The Magic of the Syllabus
Using the pandemic to reimagine the goals of teaching might be the unexpected upside of a miserable situation. Today’s university environment may also reveal something essential that had previously been hidden – namely, the mechanism by which learning happens, and the need for imaginative and inspiring pedagogy.
NEW YORK – During the 2007-08 financial crisis, many experienced what literary scholars call a “crisis of representation.” Globally, more than $15 trillion seemed to evaporate, and people wondered, “Wait a second, what is money? How could all of this value just disappear? If this thing that represented that other thing can vanish, was there ever anything there in the first place?”

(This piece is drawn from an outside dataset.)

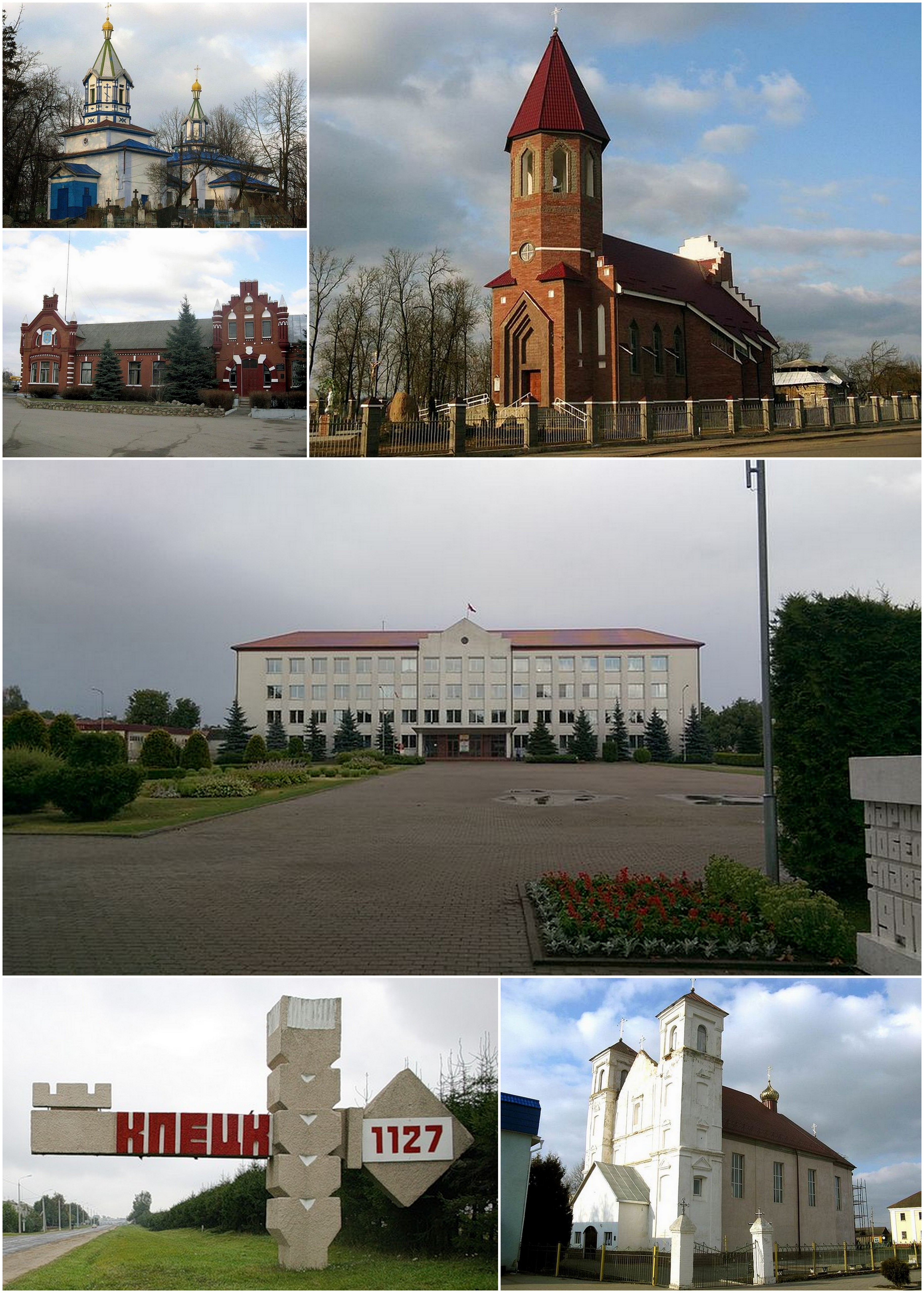 Калаж для артыкулаў пра Клецк з фотаздымкаў

Those of us who teach at universities are currently going through something similar because of COVID-19. Losing most of the physical markers of academic life – no classrooms or offices, and students instead beamed into our homes via Zoom – has forced us to question what a university is and what higher education means.

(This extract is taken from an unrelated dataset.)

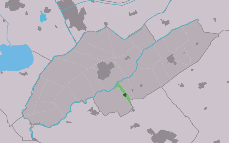 Kaartsje fan himrik fan De_Blesse

In 2020, the answer is not obvious – and not only because the pandemic-induced economic crisis will probably cause a host of small colleges, especially in the United States, to vanish like so much money. Virtual teaching, like online business, socializing, or prayer, is nothing like the real thing. Subtract dorm life, parties, physical classrooms, and office hours in actual offices from the higher-education experience, and what remains is quite sterile.